▶ _EXERCISE DETAILS_
Leave out the pictures and repeat the entries below verbatim.

▶ _DATA_
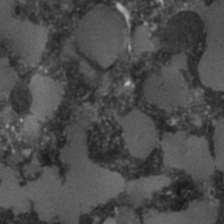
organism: C. elegans
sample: C. elegans embryo
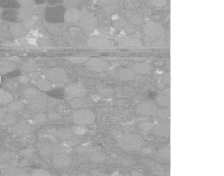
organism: C. elegans
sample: C. elegans oocyte; sperm cells
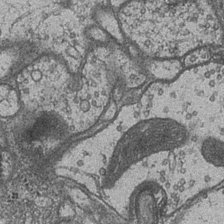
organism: Drosophila
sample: Optic medulla
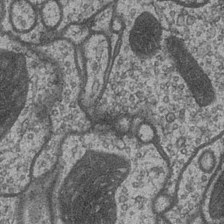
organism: Drosophila
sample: Optic medulla
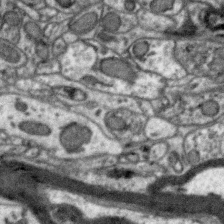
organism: Zebra finch
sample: Brain
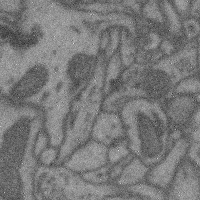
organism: Mouse
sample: Cerebral cortex
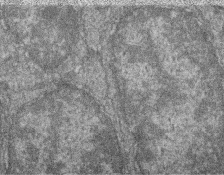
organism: Zebrafish
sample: Cilia; retinal pigment epithelium
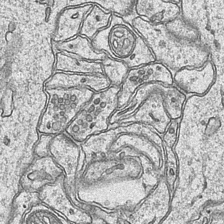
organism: Mouse
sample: CA1 Hippocampus
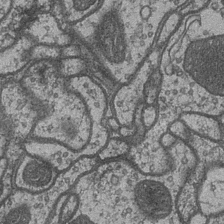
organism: Drosophila
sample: Optic medulla
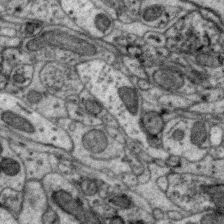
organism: Zebra finch
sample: Brain
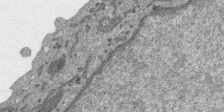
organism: Human
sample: Lung epithelial cells infected with SARS-CoV-2
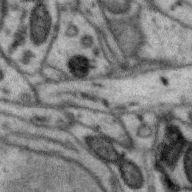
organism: Zebra finch
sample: Brain
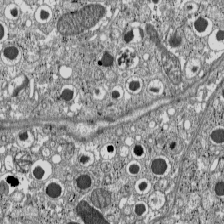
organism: C57BL Mouse
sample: Pancreatic islet
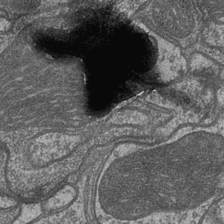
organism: Drosophila
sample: Optic medulla
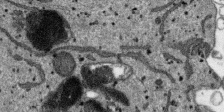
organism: Human
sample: Lung epithelial cells, uninfected (mock) control
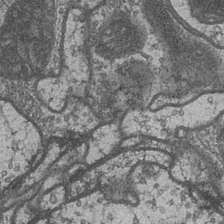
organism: Drosophila
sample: Optic medulla
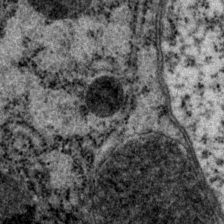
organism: P. pacificus
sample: Pharynx
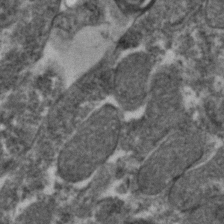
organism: Zebrafish
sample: Zebrafish embryo
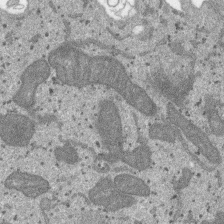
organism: Human
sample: Lung epithelial cells infected with SARS-CoV-2
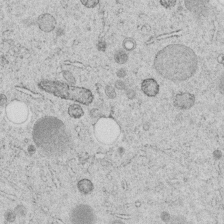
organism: C. elegans
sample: C. elegans embryo early stage
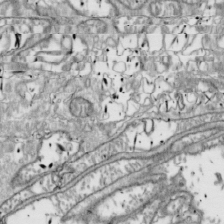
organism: Drosophila
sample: Cell division; meiosis; drosophila spermatocytes
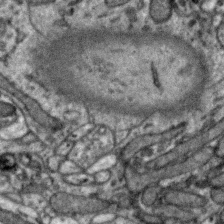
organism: Zebra finch
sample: Brain
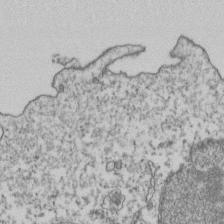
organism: Human
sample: Activated Jurkat CD4+ T cells
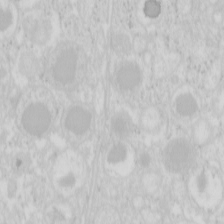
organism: Mouse
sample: Pancreas
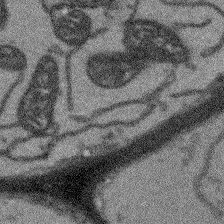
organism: Arabidopsis thaliana
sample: Root tip
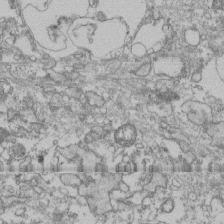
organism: Human
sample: Fibroblast cells
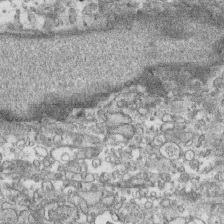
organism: Human
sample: CRL-1474
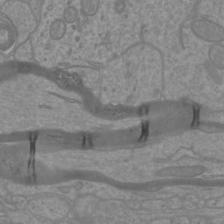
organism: Mouse
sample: Cortical neurons
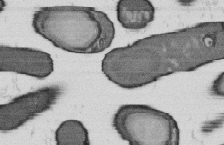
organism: B. subtilis
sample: Bacterial spore
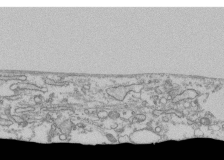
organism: Human
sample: Fibroblast cells
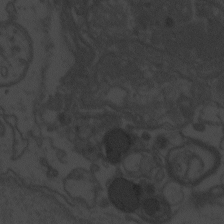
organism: Zebrafish
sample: Macrophage infected with Toxoplasma gondii
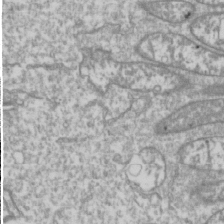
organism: Drosophila
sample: Cell division; meiosis; drosophila spermatocytes
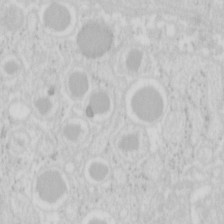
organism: Mouse
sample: Pancreas
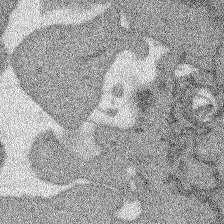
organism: Human
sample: HeLa cells
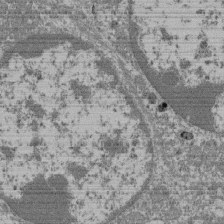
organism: Mouse
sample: Glomerulus
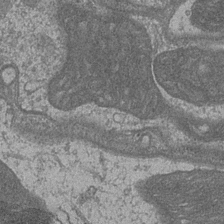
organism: Drosophila
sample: Optic medulla
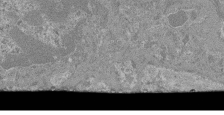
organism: Mouse
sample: Glomerulus
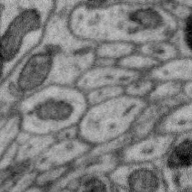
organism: Zebra finch
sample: Brain
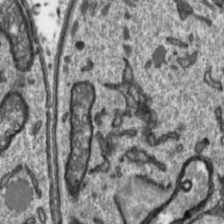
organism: Toxoplasma gondii
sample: Parasites in a vacuole inside a host cell
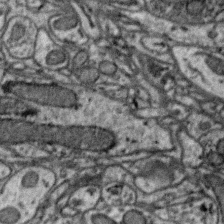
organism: Zebra finch
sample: Brain
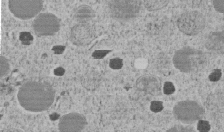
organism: C. elegans
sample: C. elegans embryo early stage
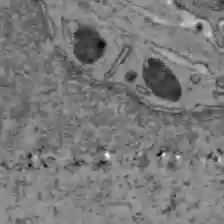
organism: C57BL Mouse
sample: Liver
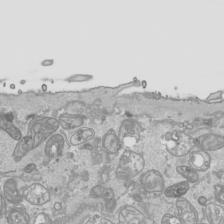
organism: Human
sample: Mitochondria in HCT116 cells
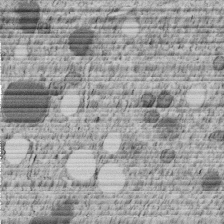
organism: C. elegans
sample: C. elegans embryo early stage
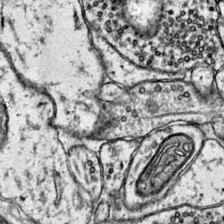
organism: Mouse
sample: Primary visual cortex

▶ _ANSWER_
organism: C. elegans
sample: C. elegans embryo
organism: C. elegans
sample: C. elegans oocyte; sperm cells
organism: Drosophila
sample: Optic medulla
organism: Drosophila
sample: Optic medulla
organism: Zebra finch
sample: Brain
organism: Mouse
sample: Cerebral cortex
organism: Zebrafish
sample: Cilia; retinal pigment epithelium
organism: Mouse
sample: CA1 Hippocampus
organism: Drosophila
sample: Optic medulla
organism: Zebra finch
sample: Brain
organism: Human
sample: Lung epithelial cells infected with SARS-CoV-2
organism: Zebra finch
sample: Brain
organism: C57BL Mouse
sample: Pancreatic islet
organism: Drosophila
sample: Optic medulla
organism: Human
sample: Lung epithelial cells, uninfected (mock) control
organism: Drosophila
sample: Optic medulla
organism: P. pacificus
sample: Pharynx
organism: Zebrafish
sample: Zebrafish embryo
organism: Human
sample: Lung epithelial cells infected with SARS-CoV-2
organism: C. elegans
sample: C. elegans embryo early stage
organism: Drosophila
sample: Cell division; meiosis; drosophila spermatocytes
organism: Zebra finch
sample: Brain
organism: Human
sample: Activated Jurkat CD4+ T cells
organism: Mouse
sample: Pancreas
organism: Arabidopsis thaliana
sample: Root tip
organism: Human
sample: Fibroblast cells
organism: Human
sample: CRL-1474
organism: Mouse
sample: Cortical neurons
organism: B. subtilis
sample: Bacterial spore
organism: Human
sample: Fibroblast cells
organism: Zebrafish
sample: Macrophage infected with Toxoplasma gondii
organism: Drosophila
sample: Cell division; meiosis; drosophila spermatocytes
organism: Mouse
sample: Pancreas
organism: Human
sample: HeLa cells
organism: Mouse
sample: Glomerulus
organism: Drosophila
sample: Optic medulla
organism: Mouse
sample: Glomerulus
organism: Zebra finch
sample: Brain
organism: Toxoplasma gondii
sample: Parasites in a vacuole inside a host cell
organism: Zebra finch
sample: Brain
organism: C. elegans
sample: C. elegans embryo early stage
organism: C57BL Mouse
sample: Liver
organism: Human
sample: Mitochondria in HCT116 cells
organism: C. elegans
sample: C. elegans embryo early stage
organism: Mouse
sample: Primary visual cortex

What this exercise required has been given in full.